Desugars to --PARSER --Perl6-extract-from-text --/PARSER.

Metasyntactic Options

Metasyntactic options are a subset of delimited options used to pass arguments to an underlying component of Perl. Perl itself does not parse these options, but makes them available to run-time components via the %*META-ARGS dynamic variable.

Standard in Perl 6 are three underlying components, CMD, PARSER, and BUG. Implementations may expose other components via this interface, so consult the documentation for your Perl 6 implementation.

  On command line...                   Subsystem gets...
   ++X a -b  ++/X                      a -b

  # Nested options
  +++X a -b   ++X -c ++/X -d e +++/X   a -b ++X -c ++/X -d e

  # More than once (both are valid, but the second form is preferred)
   ++X a -b  ++/X -c  ++X -d e  ++/X   a -b -d e
  +++X a -b +++/X -c  ++X -d e  ++/X   a -b -d e

Environment Variables

Environment variables may be used to the same effect as command-line arguments.

PATH

Used in executing subprocesses, and for finding the program if the -S switch is used.

PERL6LIB

A list of directories in which to look for ad hoc Perl library files.

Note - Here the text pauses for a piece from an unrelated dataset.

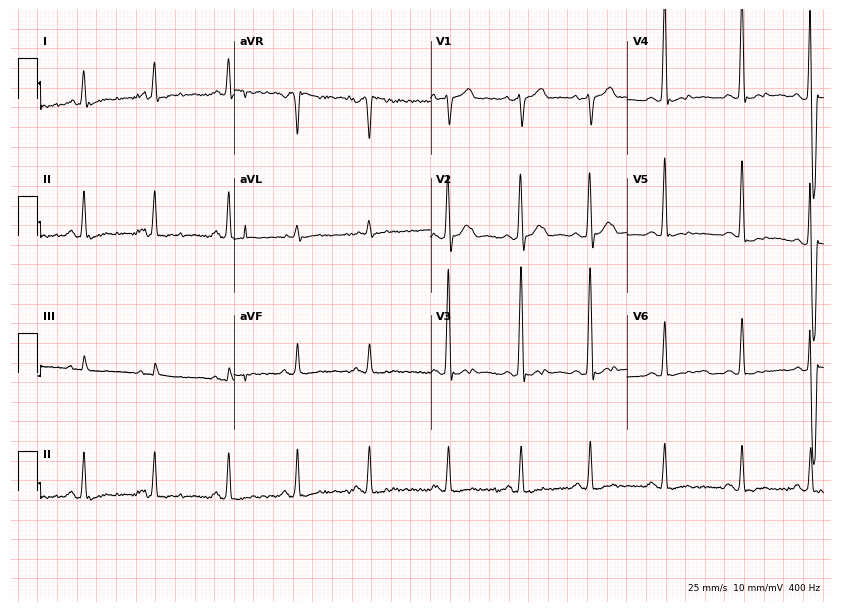
12-lead ECG from a male, 31 years old. No first-degree AV block, right bundle branch block, left bundle branch block, sinus bradycardia, atrial fibrillation or sinus tachycardia recorded for this tracing.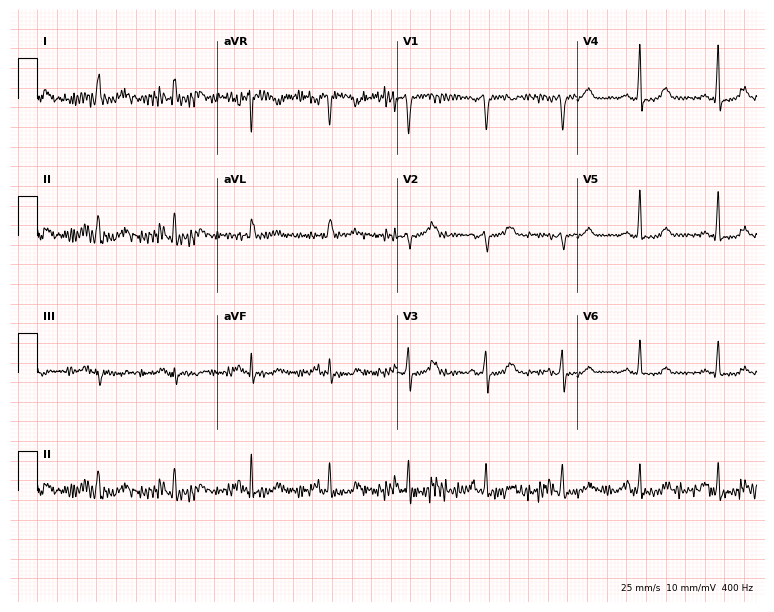
12-lead ECG from a woman, 45 years old (7.3-second recording at 400 Hz). Recorded interpretation: within normal limits.

Note: this is speculative, as library loading is not yet specified, except insofar as S11 mandates various behaviors incompatible with mere directory probing.

PERL6OPT

Default command-line arguments. Arguments found here are prepended to the list of arguments provided on the command-line.

References

http://perldoc.perl.org/perlrun.html
http://search.cpan.org/~jv/Getopt-Long-2.37/lib/Getopt/Long.pm
http://search.cpan.org/~dconway/Getopt-Euclid-v0.2.0/lib/Getopt/Euclid.pm
http://perlcabal.org/syn/S06.html#Declaring_a_MAIN_subroutine
http://search.cpan.org/src/AUDREYT/Perl6-Pugs-6.2.13/docs/Pugs/Doc/Run.pod
http://haskell.org/ghc/docs/latest/html/users_guide/using-ghc.html
http://java.sun.com/j2se/1.4.2/docs/tooldocs/windows/java.html

Notes

I'd like to be able to adjust the input record separator from command line, for instance to specify the equivalent of perl 5's $/ = \32768;. So far, I don't have a solution, but perhaps pass a closure that evaluates to an Int? This should try to use whatever option does the same thing to a new filehandle when S16 is further developed.

Sandboxing? maybe -r

Env var? maybe -E. Could be posed in terms of substituting a different setting.